EXPLANATORY NOTE
Pursuant to General Instruction E of Form S-8, this Registration Statement on Form
S-8 (the Registration Statement) is being filed in order to register an additional 100,000,000 shares of Class A Common Stock, par value $0.01 per share (Common Stock), of Comcast
Corporation (the Registrant) issuable under the Amended and Restated Comcast Corporation 2002 Employee Stock Purchase Plan, which are securities of the same class and relate to the same employee benefit plan, as those shares of Common
Stock registered on the Registrants registration statements on Form S-8 previously filed with the Securities and Exchange Commission on November 19, 2002 (Registration No.
333-101295, as amended by post-effective amendment No. 1 filed on December 4, 2002), December 4, 2002
(Registration No. 333-101645, as amended by post-effective amendment No. 2 filed on March 10,
2016), January 4, 2006 (Registration No. 333-130844), August 21, 2009 (Registration No.
333-161468), August 2, 2012 (Registration No.
333-183008) and July 28, 2016 (Registration No.
333-212716), all of which are hereby incorporated by reference.
PART II
INFORMATION
REQUIRED IN THE REGISTRATION STATEMENT
Item 6. Indemnification of Directors and Officers.
Sections 1741 through 1750 of Subchapter D, Chapter 17, of the Pennsylvania Business Corporation Law of 1988, as amended (PBCL), contain provisions
for mandatory and discretionary indemnification of a corporations directors, officers and other personnel, and related matters.
Under
Section 1741 of the PBCL, subject to certain limitations, a corporation has the power to indemnify directors and officers under certain prescribed circumstances against expenses (including attorneys fees), judgments, fines and amounts
paid in settlement actually and reasonably incurred in connection with an action or proceeding, whether civil, criminal, administrative or investigative (other than derivative or corporate actions), to which any such officer or director is a party
or is threatened to be made a party by reason of such officer or director being a representative of the corporation or serving at the request of the corporation as a representative of another domestic or foreign corporation for profit or not-for-profit, partnership, joint venture, trust or other enterprise, so long as the director or officer acted in good faith and in a manner reasonably believed to be in, or
not opposed to, the best interests of the corporation and, with respect to any criminal proceeding, such officer or director had no reasonable cause to believe his or her conduct was unlawful.

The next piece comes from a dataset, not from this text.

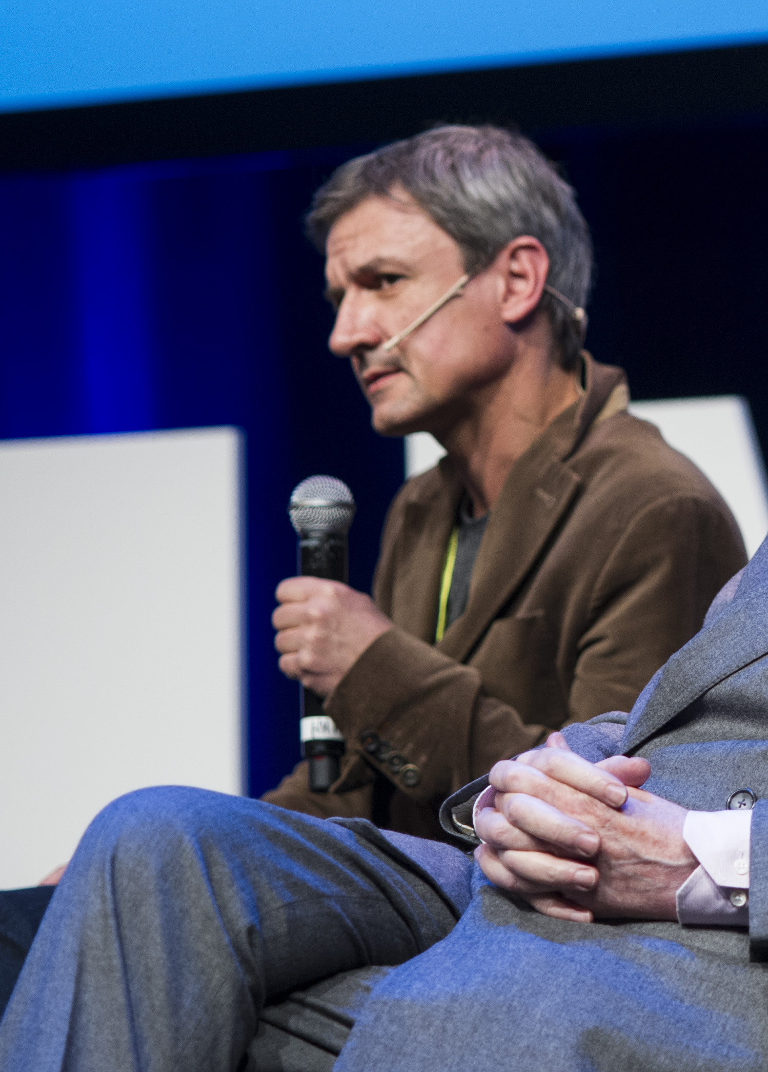 Petter S. Rosenlund og John M. Jacobsen
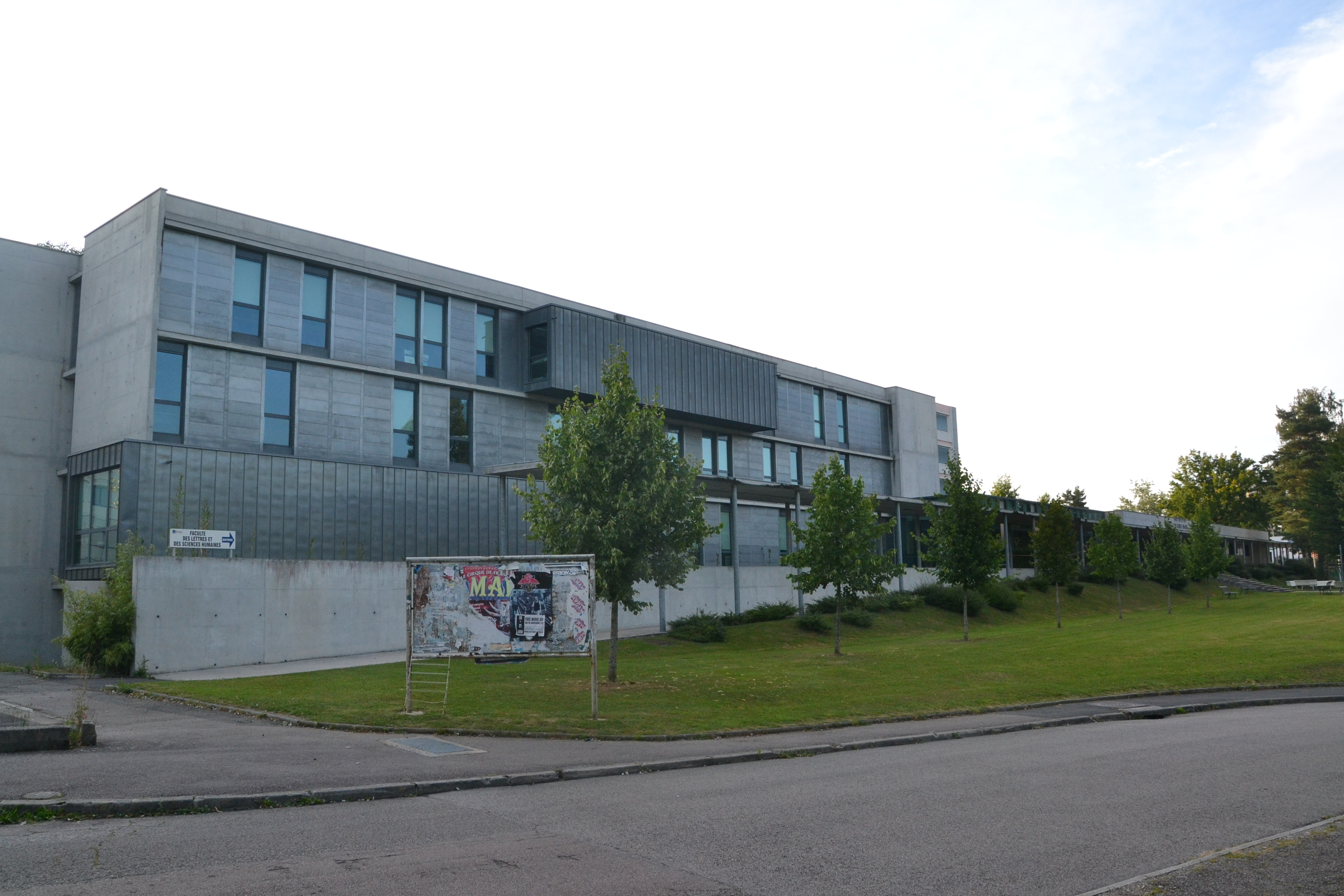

Section 1742 of the PBCL permits indemnification in derivative and corporate actions if the director or officer acted in good faith and in a manner
reasonably believed to be in, or not opposed to, the best interests of the corporation, except in respect of any claim, issue or matter as to which the officer or director has been adjudged to be liable to the corporation unless and only to the
extent that the proper court determines upon application that, despite the adjudication of liability but in view of all the circumstances of the case, the officer or director is fairly and reasonably entitled to indemnity for the expenses that the
court deems proper.
Under Section 1743 of the PBCL, indemnification is mandatory to the extent that the officer or director has been successful on
the merits or otherwise in defense of any action or proceeding referred to in Section 1741 or 1742 of the PBCL.
Section 1744 of the PBCL
provides that, unless ordered by a court, any indemnification under Section 1741 or 1742 of the PBCL shall be made by the corporation only as authorized in the specific case upon a determination that the officer or director met the applicable
standard of conduct, and such determination must be made (i) by the board of directors by a majority vote of a quorum of directors not parties to the action or proceeding, (ii) if a quorum is not obtainable, or if obtainable and a majority
vote of a quorum of disinterested directors so directs, by independent legal counsel in a written opinion, or (iii) by the shareholders.
Section 1745 of the PBCL provides that expenses (including attorneys fees) incurred by a director or officer in defending any action or proceeding
referred to in Subchapter D of Chapter 17 of the PBCL may be paid by the corporation in advance of the final disposition of such action or proceeding upon receipt of an undertaking by or on behalf of such person to repay such amount if it shall
ultimately be determined that he or she is not entitled to be indemnified by the corporation. Except as otherwise provided in the corporations bylaws, advancement of expenses must be authorized by the board of directors.